Julia Timoschenko – eine rechtskräftig verurteilte Straftäterin?

Man kann sich nur wundern, wenn man liest, was manche geschichtslosen oder geschichtsvergessenen Menschen – sogenannte User – unter dem Deckmantel der Anonymität für einen Quark verzapfen (in diesem Fall auch noch auf der Seite der Tagesschau).

Sehen wir uns einmal zwei dieser User genauer an, die sich die schönen Namen fairfax bzw. blackteckel gegeben haben. Hören wir zuerst, was fairfax sagt (im Wortlaut):

Eine Wahl ist undemokratisch ein eine verurteilte Straftäterin die ihre Haftstrafe absitzt nicht an der Wahl teilnehmen kann? Ok wenn man in Deutschland oder sonst irgendwo Europa extra zur Wahl wieder freigelassen wird, würden sich wohl alle Knackies aufstellen lassen.

Man sieht, hier ist ein lustiger Mensch am Werke. Für ihn ist Frau Timoschenko ein Knacki wie ein beliebiger deutscher Autodieb.

Und blackteckel? Er hat bis in die Wortwahl hinein einen ganz ähnlichen Humor:

Die OSZE beklagt, dass eine rechtskräftig verurteilte Straftäterin, gegen die auch in anderer Hinsicht ermittelt wird, nicht zur Wahl antreten durfte.  Laßt sie klagen, die Bevölkerung in der Ukraine weiß besser, wen sie für fähig erachtet, das zweigeteilte Land zu regieren.

So, jetzt will ich diesen beiden Helden der anonymen Netzdemokratie mal etwas sagen.

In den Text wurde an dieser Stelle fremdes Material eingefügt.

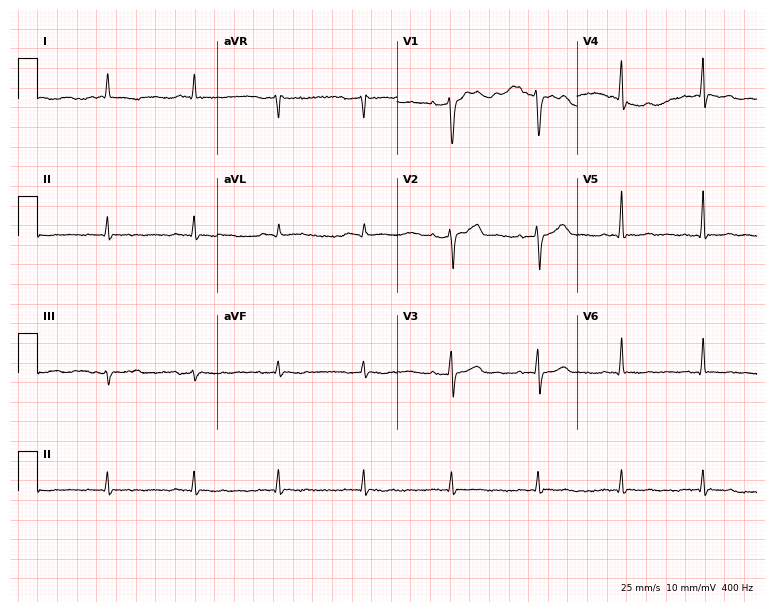
Electrocardiogram, a man, 62 years old. Of the six screened findings (first-degree AV block, right bundle branch block (RBBB), left bundle branch block (LBBB), sinus bradycardia, atrial fibrillation (AF), sinus tachycardia), none is recorded. Other findings, if any, are not listed.
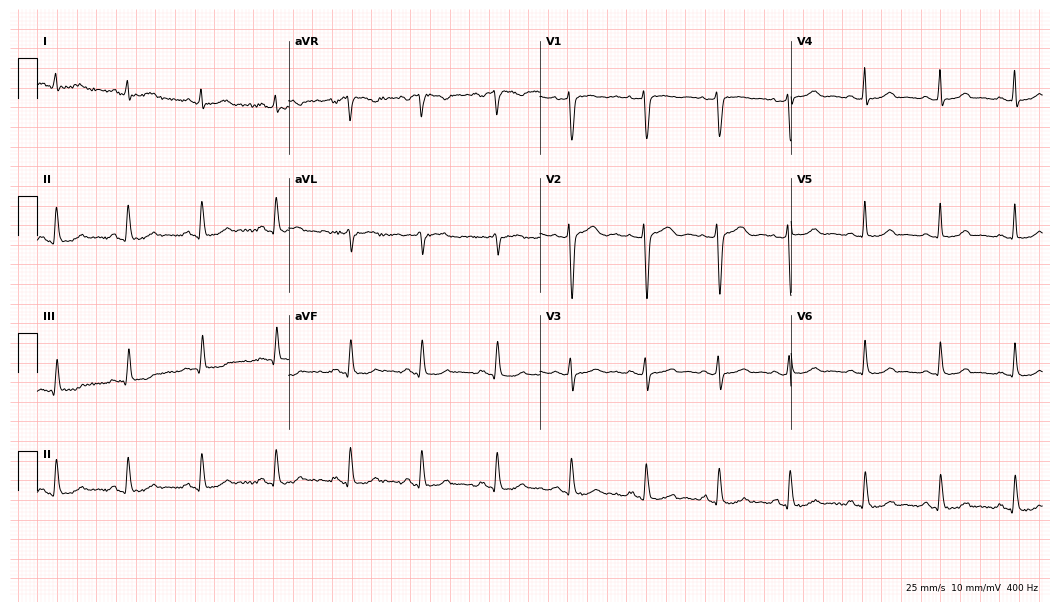
12-lead ECG from a female patient, 39 years old (10.2-second recording at 400 Hz). Recorded interpretation: within normal limits.
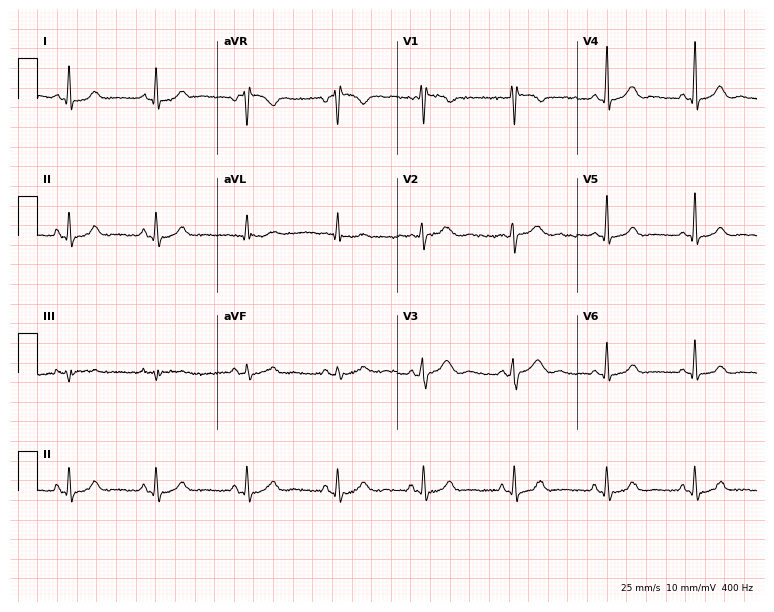
12-lead ECG from a 47-year-old female patient (7.3-second recording at 400 Hz). Recorded interpretation: within normal limits.
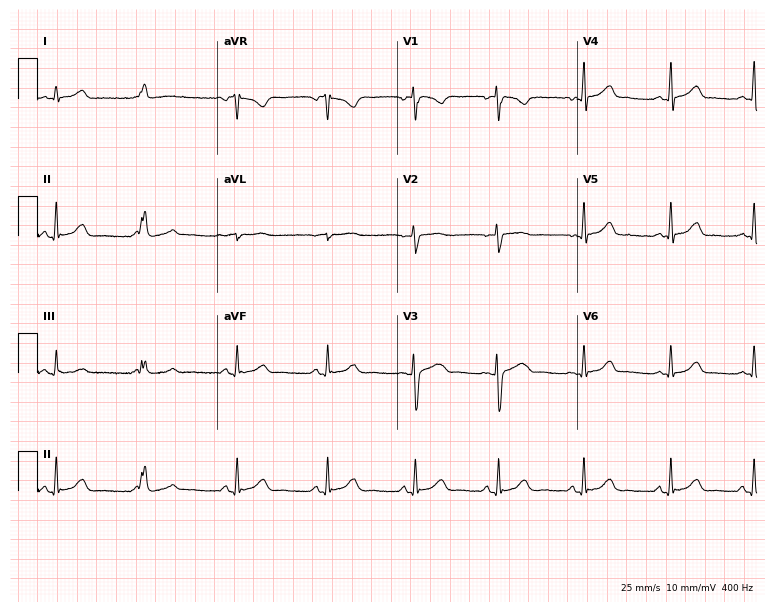
Electrocardiogram, a 23-year-old female patient. Of the six screened findings (first-degree AV block, right bundle branch block (RBBB), left bundle branch block (LBBB), sinus bradycardia, atrial fibrillation (AF), sinus tachycardia), none is recorded. Other findings, if any, are not listed.
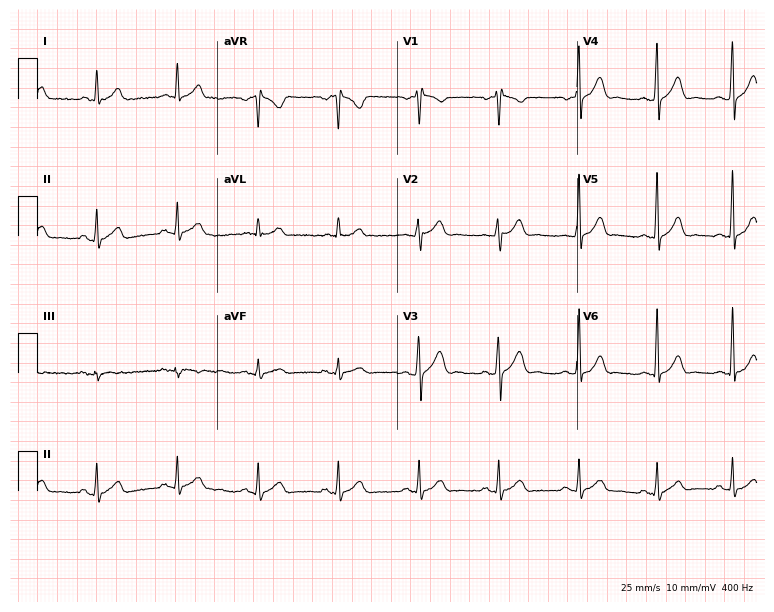
12-lead ECG from a man, 33 years old. Recorded interpretation: within normal limits.
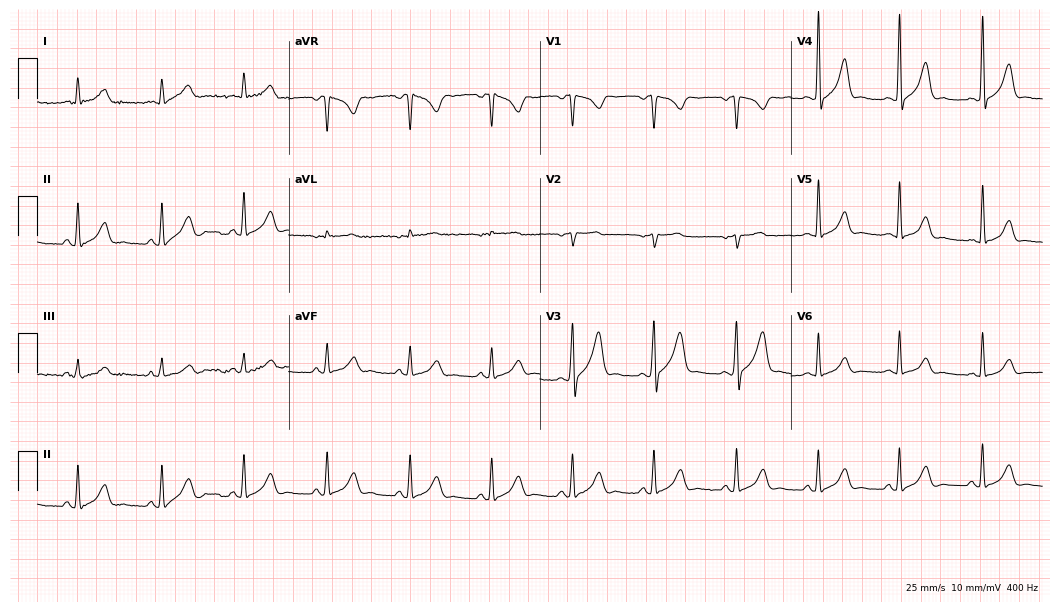
Standard 12-lead ECG recorded from a 42-year-old man. None of these six findings is recorded: first-degree AV block, right bundle branch block (RBBB), left bundle branch block (LBBB), sinus bradycardia, atrial fibrillation (AF), sinus tachycardia. Findings outside these six are not listed.
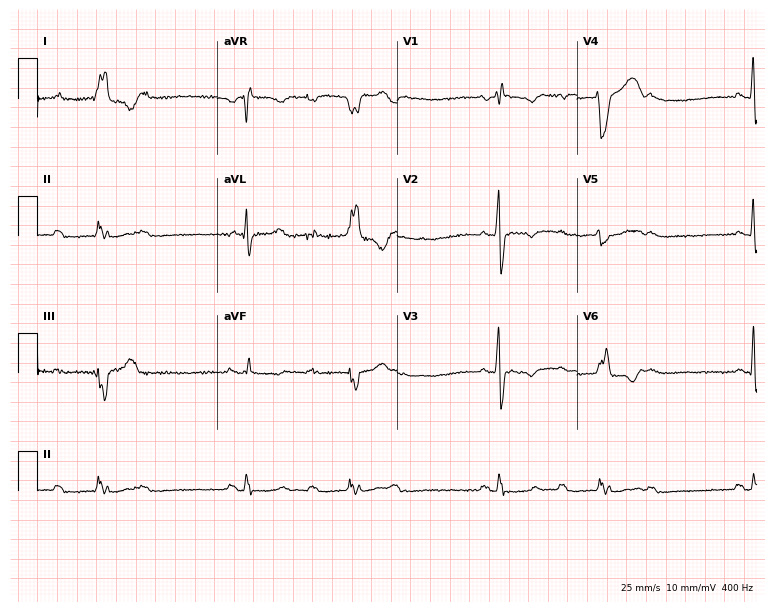
Resting 12-lead electrocardiogram (7.3-second recording at 400 Hz). Patient: a man, 56 years old. None of these six findings is recorded: first-degree AV block, right bundle branch block (RBBB), left bundle branch block (LBBB), sinus bradycardia, atrial fibrillation (AF), sinus tachycardia.
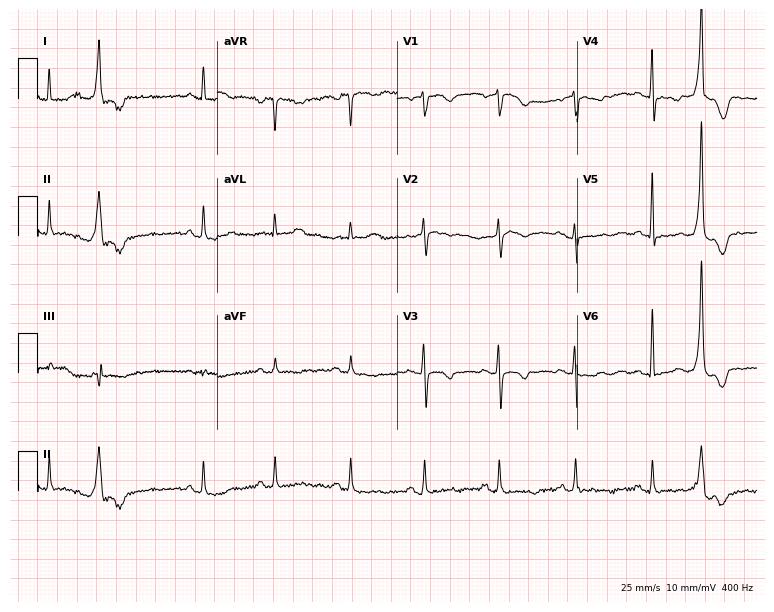
12-lead ECG from a female patient, 65 years old. No first-degree AV block, right bundle branch block, left bundle branch block, sinus bradycardia, atrial fibrillation or sinus tachycardia recorded for this tracing.
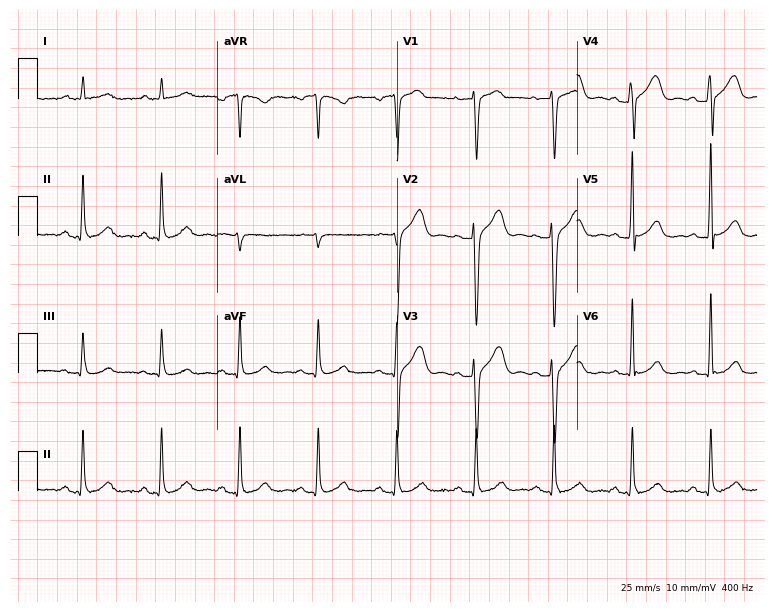
Standard 12-lead ECG recorded from a 62-year-old male (7.3-second recording at 400 Hz). Read as a normal ECG.
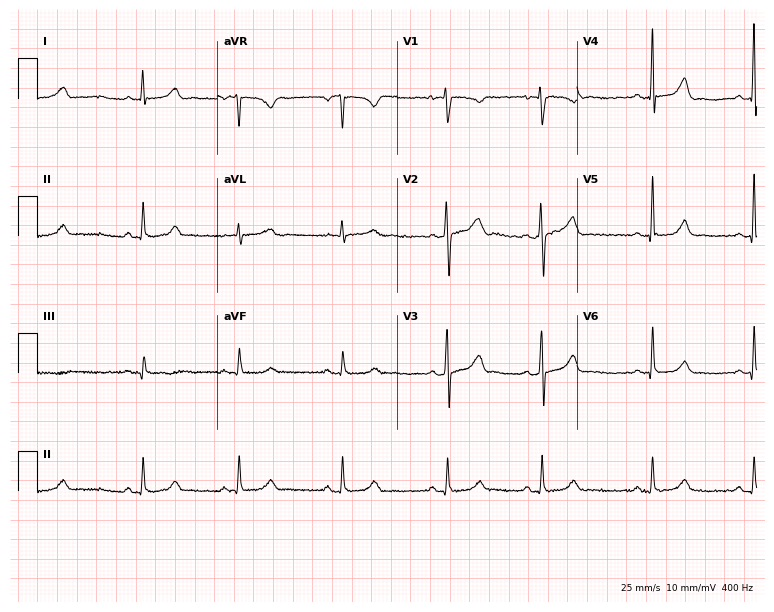
12-lead ECG from a woman, 28 years old. Labelled as a normal ECG.

Ihr lebt in einem Land, in dem ihr ungestraft jede Dummheit sagen könnt, die euch in den Sinn kommt. Aber ihr redet über ein Land, in dem ein autoritärer Herrscher Justiz, Presse und Wirtschaft praktisch wie sein Eigentum behandelt. Für eine lustige Bemerkung würdet ihr da schnell selbst zum „Knacki“ werden.

Und Julia Timoschenko ist eine „rechtskräftig verurteilte Straftäterin“? Die Männer des 20. Juli (falls ihr überhaupt wißt, wer das war) sind alle rechtskräftig verurteilt worden. Alle Urteile von Freislers Volksgerichtshof waren rechtskräftig. Rechtskräftig waren die Urteile der DDR-Gerichte, mit denen jeder Widerstand im Keim erstickt wurde – bis hin zu Hinrichtungen durch Genickschuß. Auch die chinesischen Schandurteile gegen Künstler, Blogger, Schriftsteller sind „rechtskräftige Urteile“.

Niemand, der in einem Land wie der Ukraine mit ihren korrupten Strukturen aufwächst, kommt unbeschadet davon, auch Julia Timoschenko nicht. Aber darum geht es hier nicht. Es geht darum, daß sich ein autoritärer Herrscher, der sich – die F.A.Z. hat es vor einiger Zeit minutiös beschrieben – schon in seiner Jugend im kriminellen Milieu bewegt hat, planmäßig und geschickt das Land untertan macht, um sich und die Seinen zu bereichern.

Wenn die führenden Köpfe der Opposition unter fadenscheinigen Gründen ins Gefängnis geworfen werden, kann es keine freien Wahlen geben. Wenn die Richter zu Marionetten des Herrschers werden (das war im Prozeß gegen Timoschenko deutlich genug), dann haben wir es nicht mehr mit einem Rechtsstaat zu tun. Da wo es willkürliche Verhaftungen gibt und Folter und Mißhandlungen in den Gefängnissen, kann niemand von „rechtskräftigen Urteilen“ sprechen, der einigermaßen bei Verstand ist.

Gegen die „Straftäterin“ Timoschenko, schreibt blackteckel, werde auch „in anderer Hinsicht ermittelt“. Natürlich! Solange sie noch am Leben und schon allein dadurch eine Gefahr für den allmächtigen Herrscher ist, werden immer neue Anklagen gegen sie nachgeschoben werden. Sie soll buchstäblich im Gefängnis verrecken.

Aber auch wenn ich schon etwas älter bin, möchte ich auf jeden Fall noch erleben, daß der feine Herr Janukowitsch in genau die Zelle gesteckt wird, in der jetzt Julia Timoschenko sitzt.